Illustration: David McMillan (davidjmcmillan.co.uk)
Bristol Water is accused of sucking up millions in profits from a natural resource, while over one million customers take the hit. Ben Hickey investigates, with additional research by Adam Cantwell-Corn.
On 12th December the official water service regulator, Ofwat, ordered Bristol Water to cut their prices by a quarter over the next five years.
As reported in the first edition of the Bristol Cable, Bristol Water’s charges have increased over five consecutive years while its profits – £13 million and £17 million for the last two tax years respectively – continue to grow and grow. Indeed, a 2014 company document stated that one of ‘the main drivers of future profitability’ is expected to be ‘increases in charges to customers’.

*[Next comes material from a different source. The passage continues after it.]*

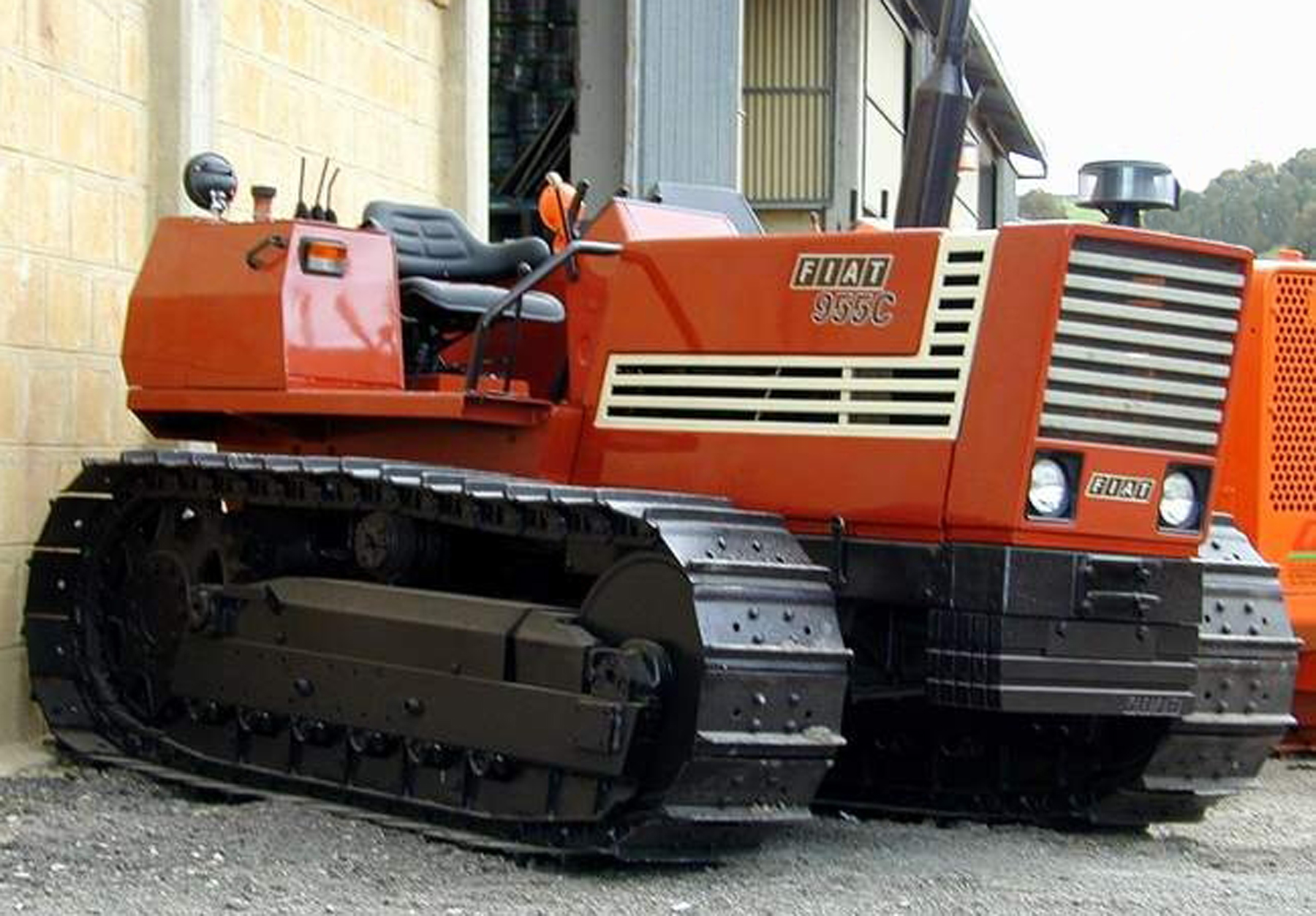 Tractor Fiat 955 C cingolato

Behind Ofwat’s ruling lies the question of how Bristol Water’s massive profits stack up in a period of continued bill increases.
So where are these profits trickling away to?
Despite the name, Bristol Water is not locally owned. Joint ownership by Capstone Infrastructure, a Canadian corporation, the Spanish water services giant, Grupo Agbar, and the Japanese Itochu Corporation places the firm in a network of major multinationals. This structure of ownership means the vast majority of Bristol Water’s financial decisions are influenced by shareholders and executives who are distant and unaccountable to local bill payers. Six of the thirteen members of Bristol Water’s board of directors in fact work for the parent companies, not for Bristol Water itself.
Over the past two years almost £30 million has been paid out to shareholders in dividends, against a backdrop of continued infrastructure failings, such as the flood in Kingswood in September 2014.
Among those profiting from higher charges is the current CEO of Bristol Water, Luis Garcia, who worked for Agbar for 20 years before assuming control of Bristol Water in 2009. Since 2009 his base salary has increased by £76,000 while his bonus has more than doubled, from £26,000 to £54,000, during the same period.
Bristol Water’s central justification for bill increases has been necessary maintenance and improvement works on the supply system. ‘Our aim’, claims the company’s spending proposal report, ‘is to mitigate risks for customers…without pushing customer bills up higher than required’.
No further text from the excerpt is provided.